Disclaimer: Guess what! I don't own the characters.
Authors Note: 2nd in the series (so far). If I have any facts off, I'm sorry, I didn't pay a lot of attention to timing in the game (stupid me). Oh yea, I apologize to anyone who doesn't like Tseng's character, but this does take place approxemently 10 years before the game. For anyone interested, I put Rufus at about 10 years old, but hey, you decide on whatever age you like best.



What Makes a Man: War



"I don't want life to imitate art, I want life to be art."Postcards From the Edge


"Check."

Rufus' eyes snapped back onto the table. "Hm?"

"I said: Check."

"Oh, oh, yea," His white gloved hand rose silently and tapped aside the equally white piece. He looked back to the floor, lost in thought.

Across the table his opponent watched, slightly amused, while his rook retreated to the black side of the board. He waited calmly for the blond boy to come back to himself.

Rufus idly watched his shoes swing in the air an inch or so above the carpet, the chair was tall, and he was on the small side for his age. Not much of a surprise, considering how little he had eaten the first few years after his mother's death. The boy sighed, and leaned his elbows on the table, "My turn?"

The young man across from him nodded.
Rufus slid a pawn forward, making it an easy target for his opponent's bishop. Then settled his head on his hands.

The bishop claimed the pawn, and stood safe, in the middle of the board. "You seem more distracted than usual today, Sir."

Rufus looked up, "I'm pondering your lack of personality." He said, smiling to show it was a joke. "And please don't call me sir, its, well, its weird." Not that he was particularly 'normal'. He smiled serenely across the board at Tseng, youngest of the Turks, and his 'bodyguard' for the day. "None of the others call me sir," he added.

"None of the others are assigned to protect you."

"You mean baby-sit me." His father had made sure someone watched him at all times since his eating had dropped off three years before. Rufus' small size didn't upset the man, quiet the contrary, it made Rufus even more appealing to the cameras. However, if the boy starved himself to death, or into a hospital, it might draw more negative attention. And they couldn't have that, now could they?

Rufus moved a knight next to Tseng's bishop.

Tseng smiled and slid his bishop along the black tiles, letting it rest against the board's edge.

Rufus leaned forward and moved his knight one space up and over three. To land neatly on a black rook. Then watched as Tseng's remaining rook moved forward, and into the white knight's line of attack. "Is this like war, Tseng?" He asked, moving his knight away from the rook, and the trap lying with it. "Sacrificing one thing to destroy another? Is this what's going on in Wutai?"

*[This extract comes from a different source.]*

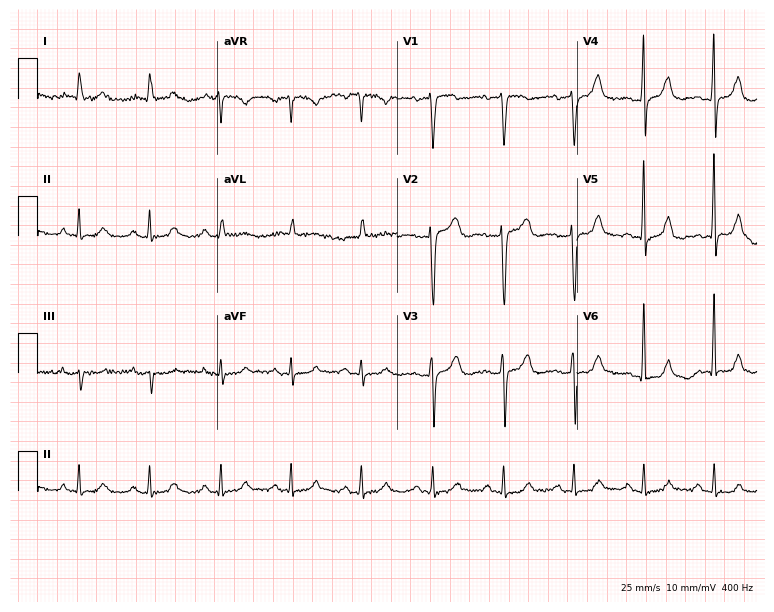
12-lead ECG from a man, 61 years old. Labelled as a normal ECG.

"No. In war your Queen is shot by a pawn from another board, and your King is held hostage by the white bishops." The bitterness in the turks' voice surprised him.

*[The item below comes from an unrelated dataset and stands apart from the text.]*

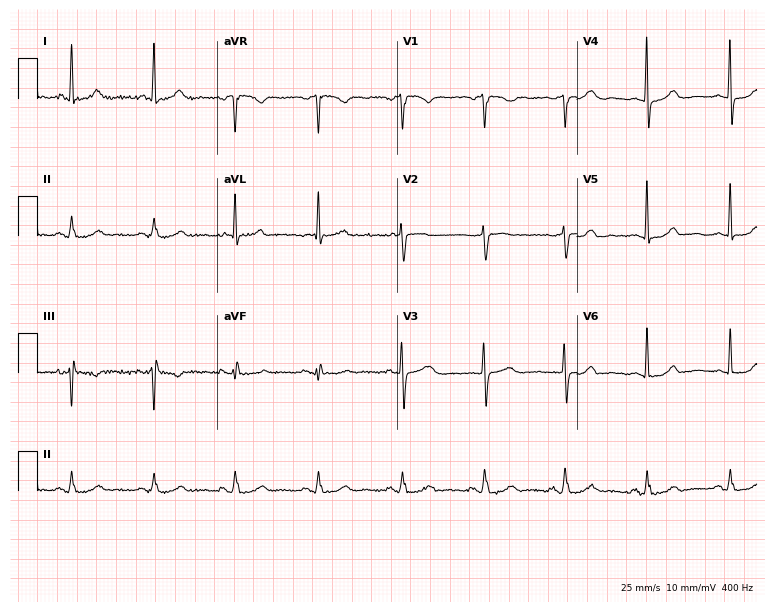
Electrocardiogram, a 78-year-old woman. Overall reading on record: normal ECG.

"Oh." He moved his queen back. "Then why do we play it? If not to learn strategy?" he rolled the 'r', in a mock of the way his father pronounced the word.

"Because-" Tseng smiled, and something about the smile twisted Rufus' stomach. "Because its fun. Destroying something in a fair and civil manner."

"Oh," Rufus said again, "Is that why?" He sat for a moment, seemingly lost in thought. He pictured Wutai, the way it looked in one of his books, green and quaint, with great mountains in the background. He pictured the buildings burning, and the villagers fighting against each other while the Shinra soldiers invaded.

Rufus frowned, his eyes darkening. And, never once looking at the chessboard, reached out and knocked down his king. "I like things to be as they are."

The ivory king fell silently, and lay, sacrificed by its god on the black tiles.